Modules are the way to describe such data plane components and make them available to the control plane. A module is packaged as a Helm chart that the control plane can install to a workload's data plane. To make a module available to the control plane it must be registered by applying a FybrikModule
custom resource.
The functionality described by the module may be deployed (a) per workload, or (b) it may be composed of one or more components that run independent of the workload and its associated control plane. In the case of (a), the control plane handles the deployment of the functional component. In the case of (b) where the functionality of the module runs independently and handles requests from multiple workloads, a client module is what is deployed by the control plane. This client module passes parameters to the external component(s) and monitors the status and results of the requests to the external component(s).
The following diagram shows an example with an Arrow Flight module that is fully deployed by the control plane and a second module where the client is deployed by the control plane but the ETL component providing the functionality has been independently deployed and supports multiple workloads.
Components that make up a module
There are several parts to a module:
- Optional external component(s): deployed and managed independently of Fybrik.
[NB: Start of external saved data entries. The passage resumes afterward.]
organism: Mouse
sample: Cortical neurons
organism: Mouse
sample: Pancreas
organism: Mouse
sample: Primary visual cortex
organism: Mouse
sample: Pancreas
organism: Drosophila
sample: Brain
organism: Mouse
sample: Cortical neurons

- Module Workload: the workload that runs once the Helm chart is installed by the control plane. Can be a client to the external component(s) or be independent.
- Module Helm Chart: the package containing the module workload that the control plane installs as part of a data plane.
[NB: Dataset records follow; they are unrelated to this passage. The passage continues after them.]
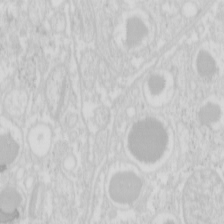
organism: Mouse
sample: Pancreas
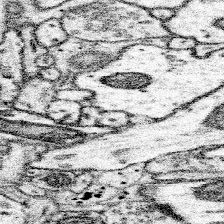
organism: Mouse
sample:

- FybrikModule YAML: describes the functional capabilities, supported interfaces, and has links to the Module Helm chart.
Registering a module
To make the control plane aware of the module so that it can be included in appropriate workload data flows, the administrator must apply the FybrikModule YAML in the fybrik-system
namespace. This makes the control plane aware of the existence of the module. Note that it does not check that the module's helm chart exists.
For example, the following registers the arrow-flight-module
:
kubectl apply -f https://raw.githubusercontent.com/fybrik/arrow-flight-module/master/module.yaml -n fybrik-system
When is a module used?
There are four main data flows in which modules may be used:
- Read - preparing data to be read and/or actually reading the data.
- Write - writing a new data set or appending data to an existing data set.
- Copy - for performing an implicit data copy on behalf of the application. The decision to do an implicit copy is made by the control plane, typically for performance or governance reasons.
- Delete - for deleting objects or data sets.
A module may be used in one or more of these flows, as is indicated in the module's yaml file.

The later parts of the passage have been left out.